# [Description of the task]
When you restate the data, keep every word as it is and drop the images.

━━━━━ Entries shown

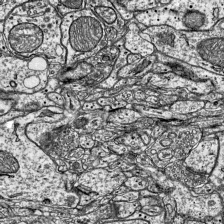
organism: Mouse
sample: Visual Cortex
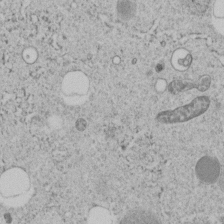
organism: C. elegans
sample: C. elegans embryo early stage
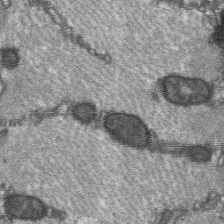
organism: C57BL Mouse
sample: Soleus
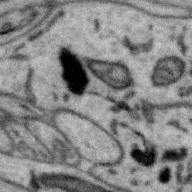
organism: Zebra finch
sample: Brain
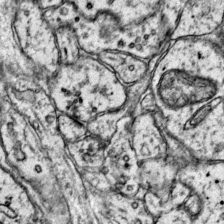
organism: Mouse
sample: Primary visual cortex
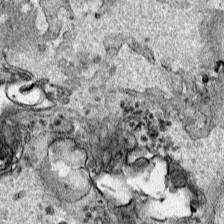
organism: Human
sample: Mitochondria in HCT116 cells
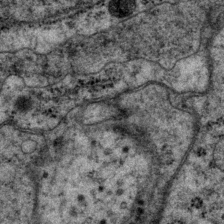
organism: P. pacificus
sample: Pharynx
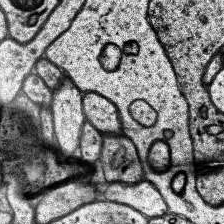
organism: Human
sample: Temporal Lobe
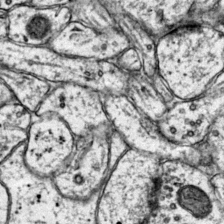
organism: Mouse
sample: Primary visual cortex
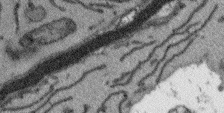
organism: Arabidopsis thaliana
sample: Root tip
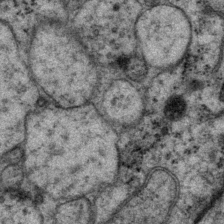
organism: P. pacificus
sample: Pharynx
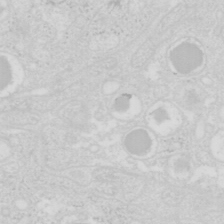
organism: Mouse
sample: Pancreas
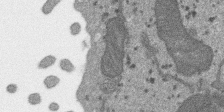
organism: Human
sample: Lung epithelial cells infected with SARS-CoV-2
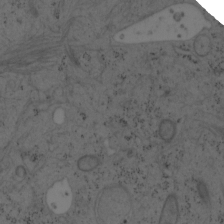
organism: Mouse
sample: OT-I killer T cells with ID8 ovarian cancer cells
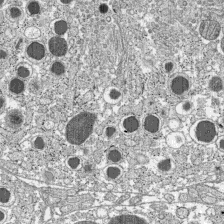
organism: C57BL Mouse
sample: Pancreatic islet
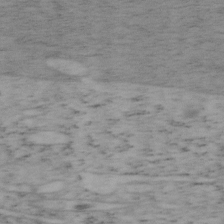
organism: Mouse
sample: OT-I killer T cells with ID8 ovarian cancer cells
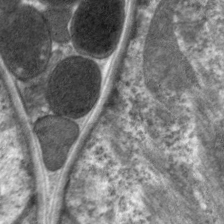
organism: C. elegans
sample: Pharynx
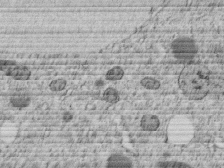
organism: C. elegans
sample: C. elegans embryo early stage
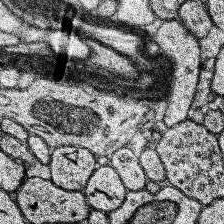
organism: Human
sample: Temporal Lobe
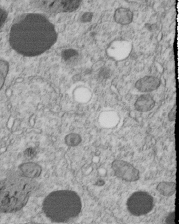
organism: C. elegans
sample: C. elegans embryo early stage
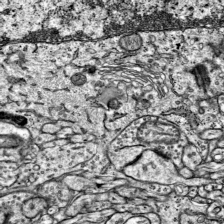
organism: Mouse
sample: Visual Cortex
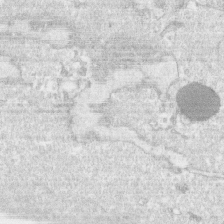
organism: Human
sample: CRL-1474
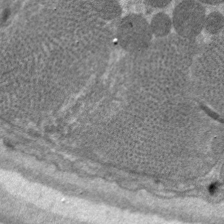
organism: C. elegans
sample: Pharynx
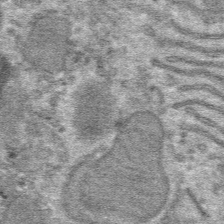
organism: Mouse
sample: Mouse hepatocytes
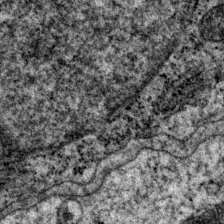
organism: P. pacificus
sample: Pharynx
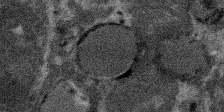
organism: Human
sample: Lung epithelial cells infected with SARS-CoV-2
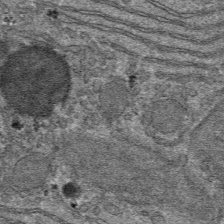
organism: Mouse
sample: Mouse hepatocytes
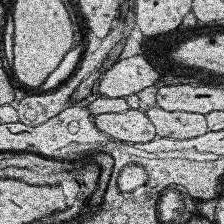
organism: Human
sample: Temporal Lobe
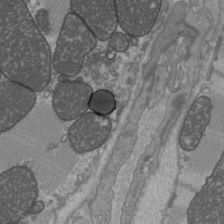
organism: C57BL Mouse
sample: Heart
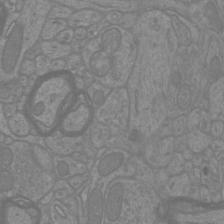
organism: Mouse
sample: Cortical neurons
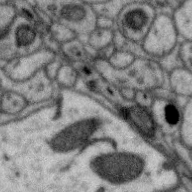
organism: Zebra finch
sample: Brain
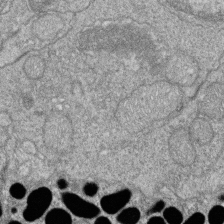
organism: Zebrafish
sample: Cilia; retinal pigment epithelium
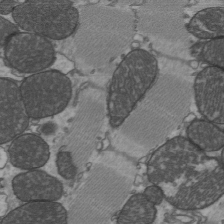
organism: C57BL Mouse
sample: Heart
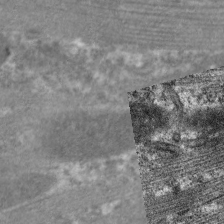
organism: C. elegans
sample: Pharynx
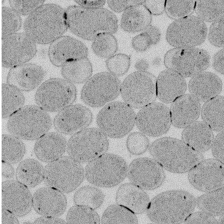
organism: E. coli
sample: Bacterial nucleoid
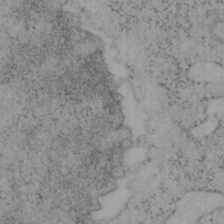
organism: Mouse
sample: OT-I killer T cells with ID8 ovarian cancer cells
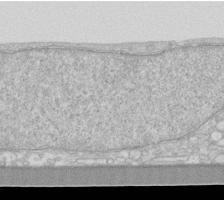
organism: Human
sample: Fibroblast cells
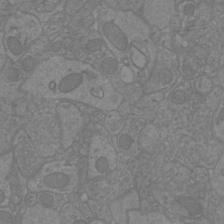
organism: Mouse
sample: Cortical neurons
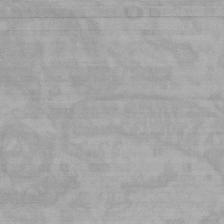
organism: Mouse
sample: Choroid plexus
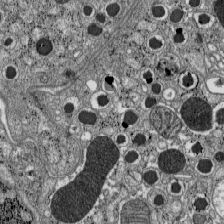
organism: C57BL Mouse
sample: Pancreatic islet
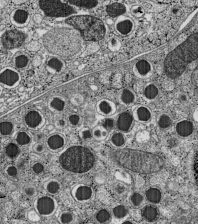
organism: C57BL Mouse
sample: Pancreatic islet
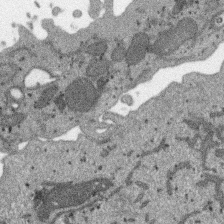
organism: Human
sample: Lung epithelial cells infected with SARS-CoV-2
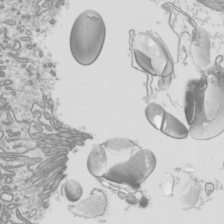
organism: Mouse
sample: Cilia; mouse epididymis
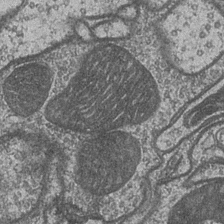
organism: Drosophila
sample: Optic medulla
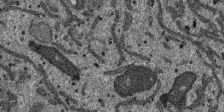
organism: Human
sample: Lung epithelial cells infected with SARS-CoV-2
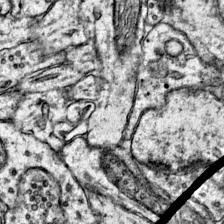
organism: Mouse
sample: Primary visual cortex
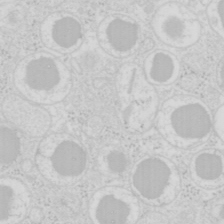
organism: Mouse
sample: Pancreas
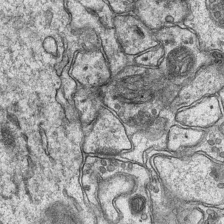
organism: Mouse
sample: CA1 Hippocampus
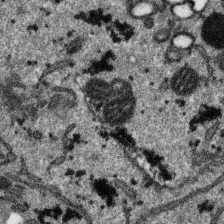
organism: Human
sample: Lung epithelial cells infected with SARS-CoV-2
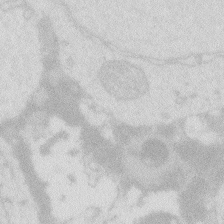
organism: Zebrafish
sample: Macrophage
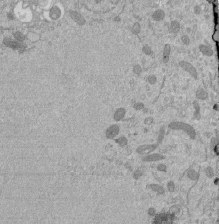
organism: Mouse
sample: ED-1 cell nuclei; centrioles
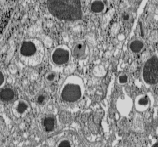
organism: C57BL Mouse
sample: Pancreatic islet
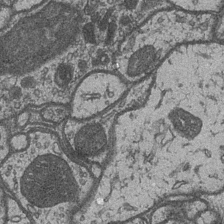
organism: Drosophila
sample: Optic medulla
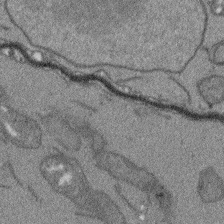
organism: Arabidopsis thaliana
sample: Root tip
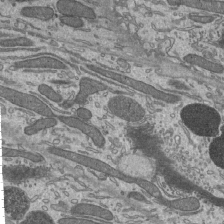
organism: Mouse
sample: Mouse epididymis efferent ductule cilia
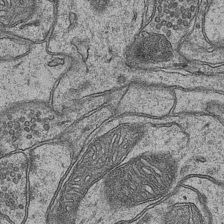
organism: Mouse
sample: CA1 Hippocampus
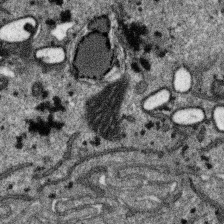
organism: Human
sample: Lung epithelial cells infected with SARS-CoV-2
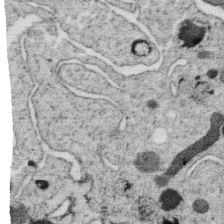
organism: C. elegans
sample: C. elegans oocyte; sperm cells
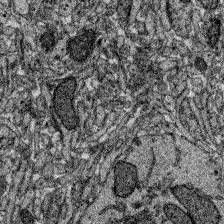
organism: Zebrafish
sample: Larval olfactory bulb
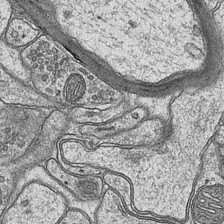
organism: Mouse
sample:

━━━━━━━━━━

# [Exercise response]
organism: Mouse
sample: Visual Cortex
organism: C. elegans
sample: C. elegans embryo early stage
organism: C57BL Mouse
sample: Soleus
organism: Zebra finch
sample: Brain
organism: Mouse
sample: Primary visual cortex
organism: Human
sample: Mitochondria in HCT116 cells
organism: P. pacificus
sample: Pharynx
organism: Human
sample: Temporal Lobe
organism: Mouse
sample: Primary visual cortex
organism: Arabidopsis thaliana
sample: Root tip
organism: P. pacificus
sample: Pharynx
organism: Mouse
sample: Pancreas
organism: Human
sample: Lung epithelial cells infected with SARS-CoV-2
organism: Mouse
sample: OT-I killer T cells with ID8 ovarian cancer cells
organism: C57BL Mouse
sample: Pancreatic islet
organism: Mouse
sample: OT-I killer T cells with ID8 ovarian cancer cells
organism: C. elegans
sample: Pharynx
organism: C. elegans
sample: C. elegans embryo early stage
organism: Human
sample: Temporal Lobe
organism: C. elegans
sample: C. elegans embryo early stage
organism: Mouse
sample: Visual Cortex
organism: Human
sample: CRL-1474
organism: C. elegans
sample: Pharynx
organism: Mouse
sample: Mouse hepatocytes
organism: P. pacificus
sample: Pharynx
organism: Human
sample: Lung epithelial cells infected with SARS-CoV-2
organism: Mouse
sample: Mouse hepatocytes
organism: Human
sample: Temporal Lobe
organism: C57BL Mouse
sample: Heart
organism: Mouse
sample: Cortical neurons
organism: Zebra finch
sample: Brain
organism: Zebrafish
sample: Cilia; retinal pigment epithelium
organism: C57BL Mouse
sample: Heart
organism: C. elegans
sample: Pharynx
organism: E. coli
sample: Bacterial nucleoid
organism: Mouse
sample: OT-I killer T cells with ID8 ovarian cancer cells
organism: Human
sample: Fibroblast cells
organism: Mouse
sample: Cortical neurons
organism: Mouse
sample: Choroid plexus
organism: C57BL Mouse
sample: Pancreatic islet
organism: C57BL Mouse
sample: Pancreatic islet
organism: Human
sample: Lung epithelial cells infected with SARS-CoV-2
organism: Mouse
sample: Cilia; mouse epididymis
organism: Drosophila
sample: Optic medulla
organism: Human
sample: Lung epithelial cells infected with SARS-CoV-2
organism: Mouse
sample: Primary visual cortex
organism: Mouse
sample: Pancreas
organism: Mouse
sample: CA1 Hippocampus
organism: Human
sample: Lung epithelial cells infected with SARS-CoV-2
organism: Zebrafish
sample: Macrophage
organism: Mouse
sample: ED-1 cell nuclei; centrioles
organism: C57BL Mouse
sample: Pancreatic islet
organism: Drosophila
sample: Optic medulla
organism: Arabidopsis thaliana
sample: Root tip
organism: Mouse
sample: Mouse epididymis efferent ductule cilia
organism: Mouse
sample: CA1 Hippocampus
organism: Human
sample: Lung epithelial cells infected with SARS-CoV-2
organism: C. elegans
sample: C. elegans oocyte; sperm cells
organism: Zebrafish
sample: Larval olfactory bulb
organism: Mouse
sample:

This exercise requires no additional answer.